Tin glazed earthenware (delft) posset pot, dated 1685, Bristol/London c. 1504.
©Fitzwilliam Museum
(Posset was a drink of warm milk with eggs, sugar and spices, curdled with wine or ale.)
James Whitbread Lee Glaisher (1848-1928) © Trinity College, Cambridge
Dr Glaisher's father (also James) was a pioneering meteorologist and balloonist, who took his teenage son with him on two ascents, and Dr Glaisher became a respected astronomer and was President of the Royal Astronomical Society for some years.

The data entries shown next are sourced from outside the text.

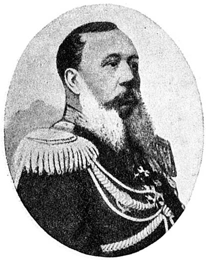 генерал П. К. Меньков. Эта фотография была использована для иллюстрирования статьи «Меньков, Петр Кононович» опубликованной в пятнадцатом томе «Военной энциклопедии», который был издан книгоиздательским товариществом И. Д. Сытина в 1914 году в столице Российской империи городе Санкт-Петербурге. Более подробное описание к этому рисунку можно прочесть в указанной выше статье на сайте Русской Викитеки.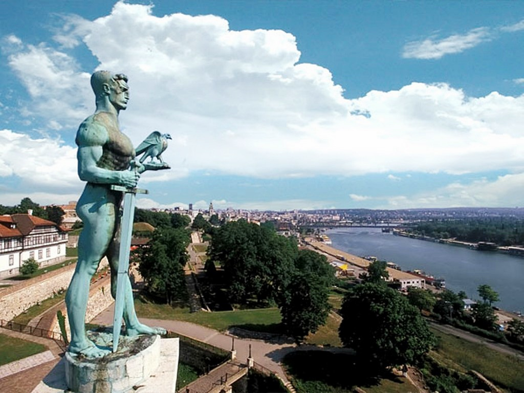 Le vainqueur en statue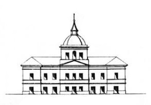 Беларуская (тарашкевіца): Чавусы (Čavusy). Ратуша, абмеры

His collection contained several delftware plates commemorating early balloon flights, and this more unusual one from Bristol, dated 1740, (showing a holiday pastime in Teneriffe perhaps?).
It is based on a print illustrating "A Voyage to the Moone; or a Discours of a Voyage thither by Domingo Gonsales, the Speedy Messenger" of 1638. The 'speedy messenger' was in fact Francis Godwin, Bishop of Hereford, and in his utopian story Gonsales describes how he harnesses wild swans to fly him to the Moon and back.
Bristol tin-glazed earthenware, 1740
Purchased by Glaisher 1915 for £6.10s. © Fitzwilliam Museum
As a mathematician and astronomer, and Fellow of Trinity, Cambridge, this figure of Sir Isaac Newton from his collection would have appealed strongly to him. He also helped Trinity to acquire a key manuscript letter from Newton to Hooke, discussing how to measure the rotation of the earth.
Sir Isaac Newton, showing the comet of 1680.
Ralph Wood, Staffs., overglaze enamels c. 1790 © Fitzwilliam Museum
Glaisher had an extensive library of books, collecting manuscripts and Georgian chapbooks as well, which he donated in his will to his college and to Cambridge University Library. He was a wealthy bachelor and his collections filled his rooms at Trinity. "His collections never ceased to grow….outgrew available space, upstairs, downstairs, even in his remote bedroom. He was granted an additional set of rooms at the top of his staircase and next to the upper floor of his own set; they, too, soon were filled. He then hired a sort of warehouse, that also became filled in due course. …the Fitzwilliam Museum … granted him a room (also soon filled) in the new wing…" wrote J. J. Forsyth.
He travelled widely, from Egypt to the United States, and added to his collections (which included early samplers and Valentines) wherever he went.
Haida totem pole from Queen Charlotte Island, British Columbia
© Museum of Archaeology and Anthropology, Cambridge
In Cambridge, Glaisher would not have seemed eccentric, riding everywhere on his penny-farthing bicycle, chairing a stormy public campaign meeting for Emily Pankhurst in 1910, and buying this Haida totem pole from the anthropologist C. F. Newcombe, for Cambridge University's Museum of Archaeology and Anthropology, where it is the centrepiece of the display.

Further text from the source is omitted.